しかし,このチャンドラは,IBMのThinkPadシリーズの一台として,発売されずに終わった。それには,さまざまな企業戦略が絡んでいるようだ。当時,IBMのコンパクト・ノートでは,B5サイズのThinkPad 535シリーズが好調で,チャンドラを投入すればシェアを喰い合うことが予想された,という説がある。

ところが,このPCがこのまま埋もれてしまうことは,一方で開発チームやライオス・システムの当事者にとっては惜しみて余りあることだった。他方,ライオス・システムが既に伝説を作った複数のPCの設計を手がけた事は一部によく知られていた。そこで,開発者側はOEM供給による販売の道を模索し,他方,ファンにはこのことがいち早く漏れ伝えられることとなった。

まず,IBMではなく,日本オフィス・システムという会社が,97年1月にNP−10Nの名で販売をした。それも限定300台という少数の販売である。しかし,発売後約50時間で,この300台は,完売という事態が起きたのだ。

伝説が伝説を呼び,NP−10Nは,一層の注目を集め,そして「チャンドラ」の名で次第に知られるようになっていったのである。

NP−10Nは,CPUにPentium100MHzを搭載,重さ1.24kgという軽量なパソコンであった。液晶には8.4インチTFTカラー液晶ディスプレイを採用,HDDは500MBであった。PCカードスロットがTypeII換算で3つもあることや,赤外線通信IrDA/ASK 及び,Card Bus/ZV−Portをサポートしている点,多くのシリアルやパラレル等コネクタを標準装備し,稼動中でも充電と電池の交換が可能な汎用バッテリーを採用した点,メモリは標準8MBから最大40MBまでの増設が可能とされた点など魅力的な部分が多かった。チャンドラは絶大な人気を呼び,日本オフィス・システムの他にも,鈴木製作所やフロンティア神代,日立製作所,エプソン販売など各社が販売を行って,次第にスペックアップしながら,NP30までが発売された。

ライオス・システムは,このチャンドラの基本的な開発コンセプトと機能をそのままに,「クラヴィウス」の名で,後継機の開発に着手した。そして生まれたのがモデルNP40Jから70Jまでの,現行機種,通称「チャンドラ2」である。初代チャンドラの機能や軽量な筐体をほぼそのまま踏襲し,液晶には一回り大きな9.2インチSVGAパネルを採用,CPUにはMMX Pentium 166,233,266MHz&2次キャッシュ512KB搭載と,大幅に性能を向上させたほか,従来問題視されていた,脆弱な筐体についても,繊維を織り込んで強化を図るなど,改善が試みられた。

これまで,チャンドラをThinkPadブランドで売ることをしなかったIBMは,チャンドラ2の登場によって,にわかに方針を改めたようだ。そして,ThinkPad 535のスペックアップを打ち切り,これに代わるものとして,機種名をThinkpad 235 と定め,満を持して発売したのである。

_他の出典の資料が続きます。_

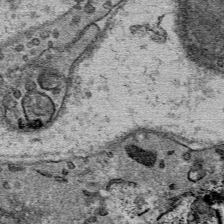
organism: Mouse
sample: Mouse Salivary gland
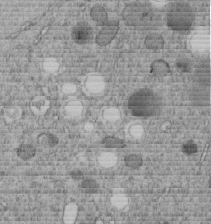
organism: C. elegans
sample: C. elegans embryo early stage
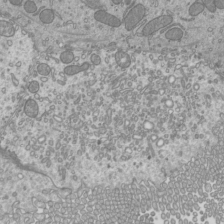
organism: Mouse
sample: Cilia; mouse epididymis
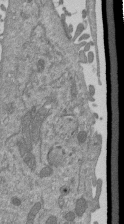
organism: Mouse
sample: ED-1 cell nuclei; centrioles
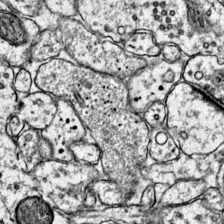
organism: Mouse
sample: Primary visual cortex
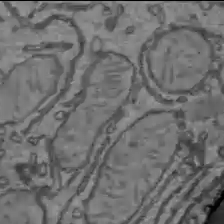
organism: C57BL Mouse
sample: Liver
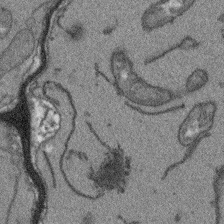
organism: Arabidopsis thaliana
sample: Root tip
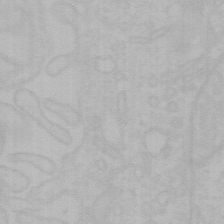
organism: Mouse
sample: Choroid plexus
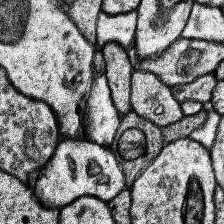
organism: Human
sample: Temporal Lobe
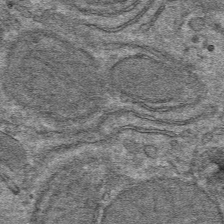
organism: Mouse
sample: Mouse hepatocytes
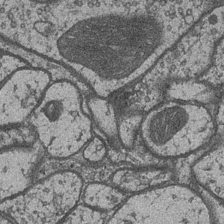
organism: Drosophila
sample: Optic medulla
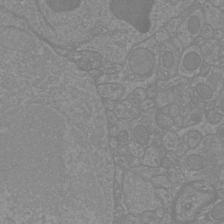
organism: Mouse
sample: Cortical neurons
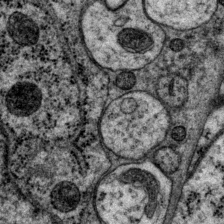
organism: P. pacificus
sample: Pharynx
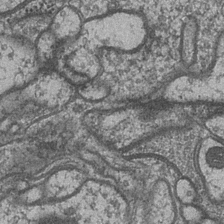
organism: Drosophila
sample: Optic medulla
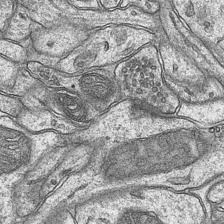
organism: Mouse
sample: CA1 Hippocampus
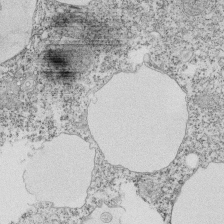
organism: Tetrahymena
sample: Cilia in tetrahymena
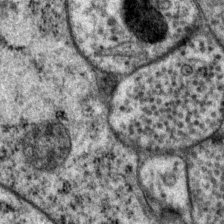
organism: P. pacificus
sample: Pharynx
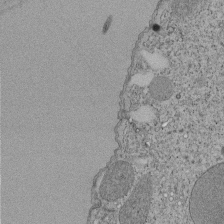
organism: Tetrahymena
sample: Cilia in tetrahymena
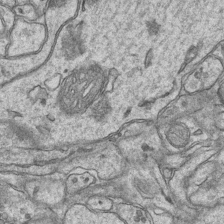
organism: Mouse
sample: CA1 Hippocampus
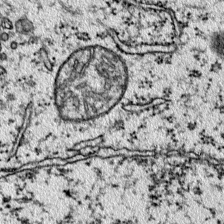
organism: Mouse
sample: Primary visual cortex
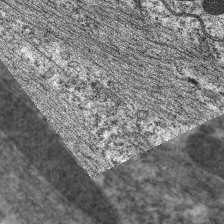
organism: C. elegans
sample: Pharynx
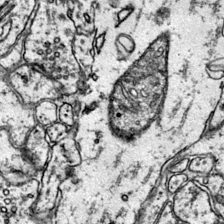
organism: Mouse
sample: Primary visual cortex
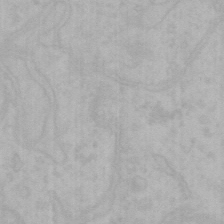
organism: Mouse
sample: Choroid plexus
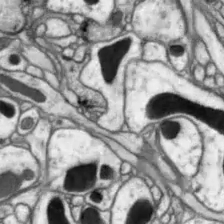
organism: Drosophila
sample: Optic lobe
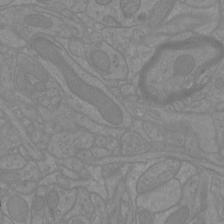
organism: Mouse
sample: Cortical neurons
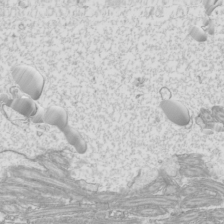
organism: Mouse
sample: Cilia; mouse epididymis
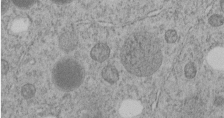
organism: C. elegans
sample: C. elegans embryo early stage
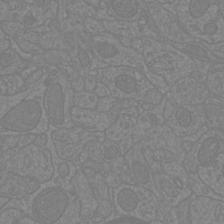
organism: Mouse
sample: Cortical neurons
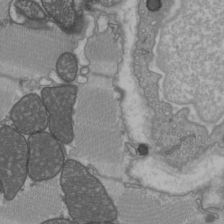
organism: C57BL Mouse
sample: Heart
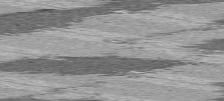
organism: C57BL Mouse
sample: Heart
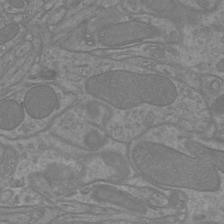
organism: Mouse
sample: Cortical neurons
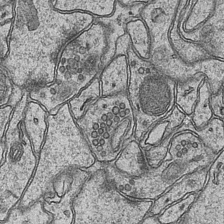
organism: Mouse
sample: CA1 Hippocampus
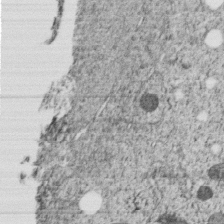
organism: C. elegans
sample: C. elegans embryo early stage
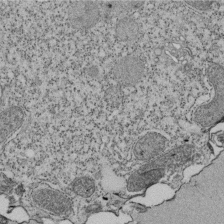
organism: Tetrahymena
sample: Cilia in tetrahymena
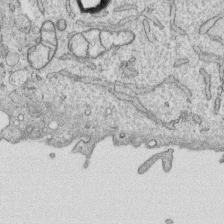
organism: Human
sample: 1205lu cells
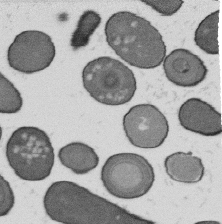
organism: B. subtilis
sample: Bacterial spore
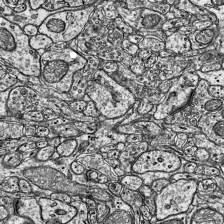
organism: Mouse
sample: Visual Cortex
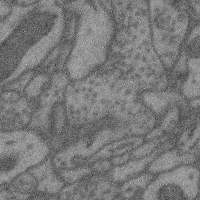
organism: Mouse
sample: Cerebral cortex
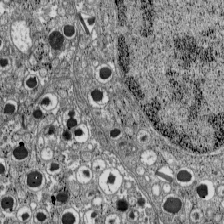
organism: C57BL Mouse
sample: Pancreatic islet
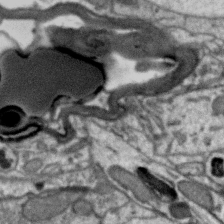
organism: Zebra finch
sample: Brain
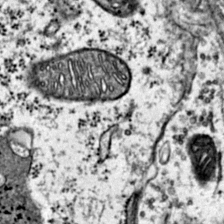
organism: Mouse
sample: Primary visual cortex
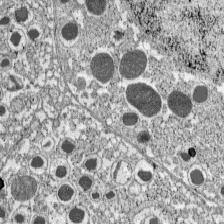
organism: C57BL Mouse
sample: Pancreatic islet
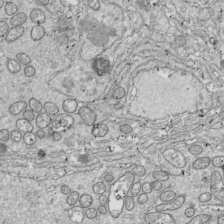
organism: Drosophila
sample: Cell division; meiosis; drosophila spermatocytes
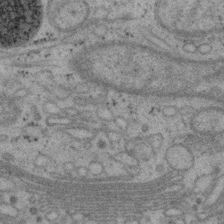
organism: Human
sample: HeLa cells
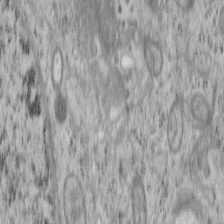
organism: Human
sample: HeLa cells
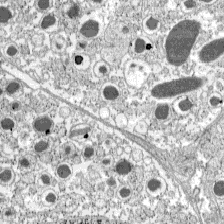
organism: C57BL Mouse
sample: Pancreatic islet
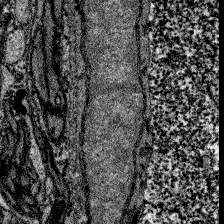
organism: Zebrafish
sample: Larval olfactory bulb
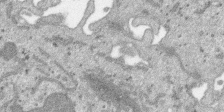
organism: Human
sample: Lung epithelial cells infected with SARS-CoV-2
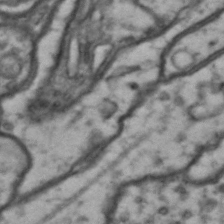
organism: Drosophila
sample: Brain
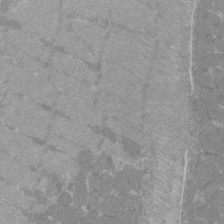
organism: C57BL Mouse
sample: Tibialis anterior muscle cell
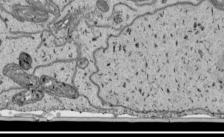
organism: Human
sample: Mitochondria in HCT116 cells

この名称を見てもスペックを見ても分かるように,235は,直接には535に替わるサブノート・パソコン,という位置づけであるが,系列の上からは,かつての220と230Csとくに前者の延長上に置かれるものである。そして,235は,かつての220,230Csユーザー,チャンドラ・ファンの人々,それに新たにサブノート或いはモバイルPCと呼ばれる小型PCの購入を考えるようになった人々の支持を得て,今日を迎えている。

パソコンとしてこのような紆余曲折の「物語」を持つ機種,或いは,これほど多くの会社から同時に供給されている機種を僕は知らない。これが,今後どのような発展を遂げて行くのかは全く未知数であるし,或いはこれで打ち止めになるのかも知れないが,11月にリコーが発表したチャンドラは,従来のチャンドラ2の筐体を厚くし,そこにファンを取り付けた。また,USBポートを1つから2つに増やし,IEEE-1394のサポートを予定しているという。これが一つの方向性を示しているのであろう。

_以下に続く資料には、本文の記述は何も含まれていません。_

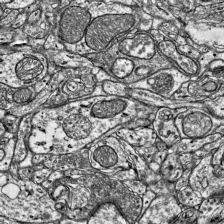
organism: Mouse
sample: Visual Cortex
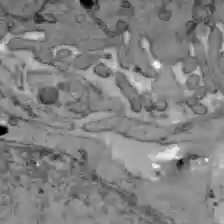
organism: C57BL Mouse
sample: Liver
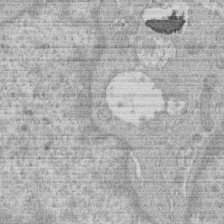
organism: Human
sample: Macrophage cells
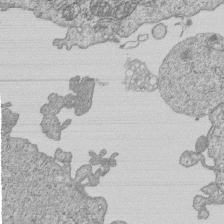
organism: Human
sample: MDA-MB-231 cells
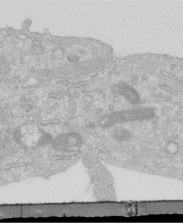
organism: Human
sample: Centriole in RPE cells
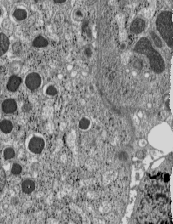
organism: C57BL Mouse
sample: Pancreatic islet
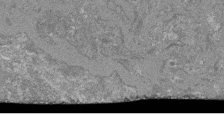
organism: Mouse
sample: Glomerulus
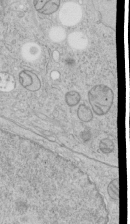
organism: Human
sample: Mitochondria in HCT116 cells
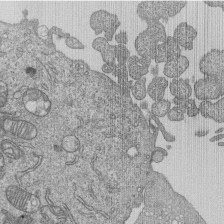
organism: Human
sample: MDA-MB-231 cells
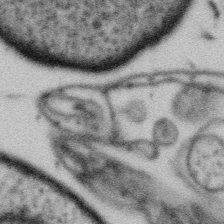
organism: Gemmata obscuriglobus
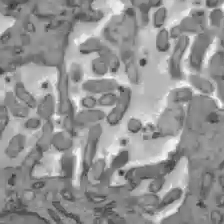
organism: C57BL Mouse
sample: Liver
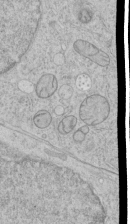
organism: Human
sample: Mitochondria in HCT116 cells
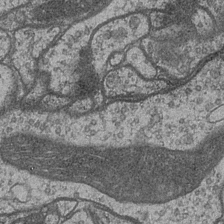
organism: Drosophila
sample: Optic medulla
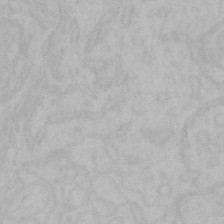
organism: Mouse
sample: Choroid plexus
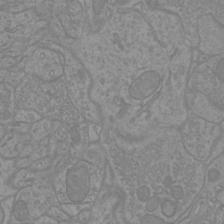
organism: Mouse
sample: Cortical neurons
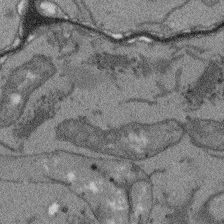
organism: Arabidopsis thaliana
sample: Root tip
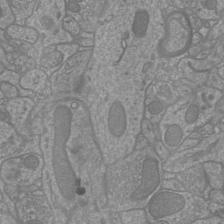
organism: Mouse
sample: Cortical neurons
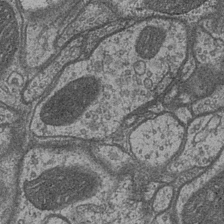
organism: Drosophila
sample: Optic medulla
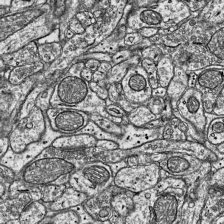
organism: Mouse
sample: Visual Cortex
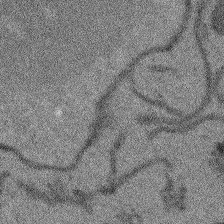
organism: Arabidopsis thaliana
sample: Root tip
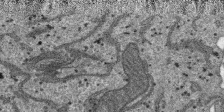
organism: Human
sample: Lung epithelial cells infected with SARS-CoV-2
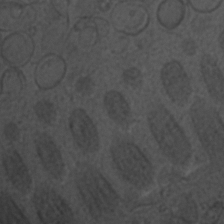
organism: C. elegans
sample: C. elegans embryo
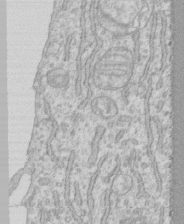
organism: Human
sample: CRL-1474
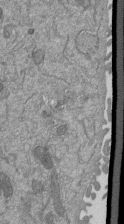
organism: Mouse
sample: ED-1 cell nuclei; centrioles
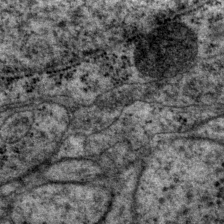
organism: P. pacificus
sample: Pharynx
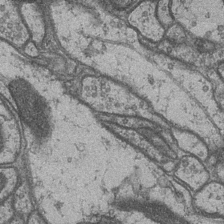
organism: Drosophila
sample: Optic medulla
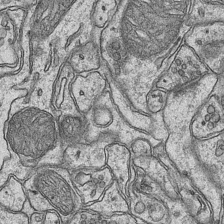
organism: Mouse
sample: CA1 Hippocampus
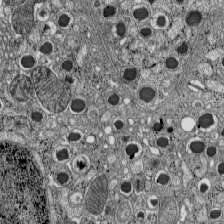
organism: C57BL Mouse
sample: Pancreatic islet
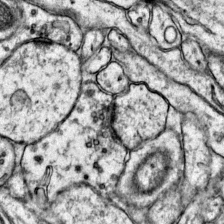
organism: Mouse
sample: Primary visual cortex
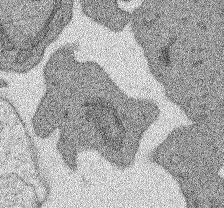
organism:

チャンドラ,クラヴィウスといった開発コードは,「2001年宇宙への旅」から採られたものだそうだ。その21世紀はもう数年後に迫っている。パソコン・シーンはイノベーションが進む中で目まぐるしく変わるであろうが,今後もライオス・システムを中心に,全体的なコンセプトはそのままに,細かい部分では全く新しい発想と技術に立脚した新機種の開発が進むことを,楽しみにしている。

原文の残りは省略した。